林涵从口袋里掏出那把4o4的钥匙。铜制的,黑,钥匙柄上刻着4o4。
他把钥匙插进锁孔——进去了。
顺时针拧了半圈,锁芯咔嗒一声,弹开了。
4o4的钥匙能开这扇门。或者说,这扇门和4o4是连在一起的。
他没有开门。现在还不是时候。他退后一步,转身面对观众席。
“布置一下。今晚的座位:赵猛坐第一排正中间,苏琴和阿杰坐第二排靠左,卷毛和眼镜坐第二排靠右。我坐最后一排。”
“最后一排?”
赵猛皱起眉头,“最后一排那个座位——”
“我知道。那个座位是院长的。但今晚,我要坐那里。”
他没有解释为什么。有些计划说出来就会失效。他只是在心里把步骤过了一遍:七点,电影开始。电影播放的过程中,小哑巴会来,打开银幕后面的门。门打开之后,他需要把院长的画投到银幕上——不是用手,是用放映机。画必须通过放映机的光束投射到银幕上,院长的脸才能出现在电影画面里。那十秒钟,院长会愣住。然后赵猛要用打火机点燃胶片——所有的胶片,包括正在放映的那一卷。
然后,所有人跑向44路公交车。
如果一切顺利。
“如果不顺利呢?”
阿杰问。
林涵没有回答。他走到最后一排,在那个烧焦的座位上坐下来。坐垫是温的,像有人刚刚离开。他靠在椅背上,面朝银幕,闭上眼。他在等。
六点十五分。放映厅的灯亮了。
不是日光灯,是壁灯。黄色的,温暖的,像八十年代的老电影院里那种灯。灯光从墙壁上的铜制灯罩里洒出来,在观众席的地面上投下一圈一圈的光晕。
观众席开始坐满人。
不是病人npc。是病人——真正的病人。47个,一个不少。他们穿着干净的病号服,头梳得整整齐齐,脸上带着微笑。嘴角向两侧拉伸,嘴唇绷成一条线,和墙上的照片一模一样。他们安静地走进放映厅,安静地找到自己的座位,安静地坐下。每一个动作都整齐划一,像一支无声的军队。

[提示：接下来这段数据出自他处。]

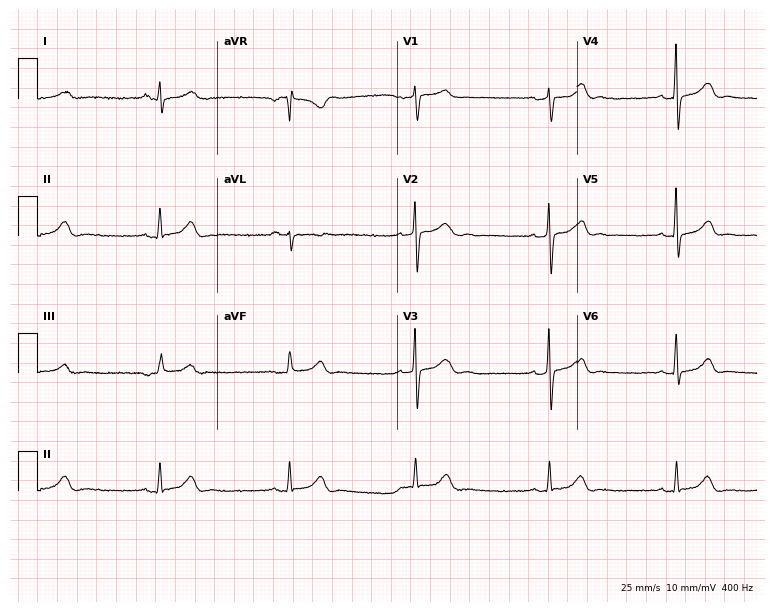
12-lead ECG from a male, 32 years old. Findings include sinus bradycardia (a sinus rate of 50 beats per minute or less).

1号陈主任坐在第一排最左边。他没有戴白手套,双手赤裸地放在膝盖上。手腕以下的断面光滑平整,断面中央的那个洞还在,洞里透出橘色的光,像两盏小灯。他没有看任何人,只是盯着银幕,嘴角带着那抹永远不变的笑。
17号小哑巴坐在第三排靠过道。她的嘴闭着,但嘴唇在微微颤抖,像在默念什么。她的手里拿着那截粉笔,粉笔在她指尖转动,像一支笔在练习写字。
33号老李头坐在最后一排最右边。他没有笑。他的脸上没有任何表情,眼睛半闭着,像在打盹。他的面前放着一碗粥——不是食堂里的粥,是一碗灰白色的、像胶水一样的粥,表面结了一层厚厚的皮。
47号老孙头坐在第一排最右边。他的脸上全是烧伤的疤痕,疤痕扭曲、增生,把五官挤得变了形。但他的眼睛是睁着的,眼球上翻,只露出眼白。他的嘴一张一合,在无声地重复着那个数字:48、48、48。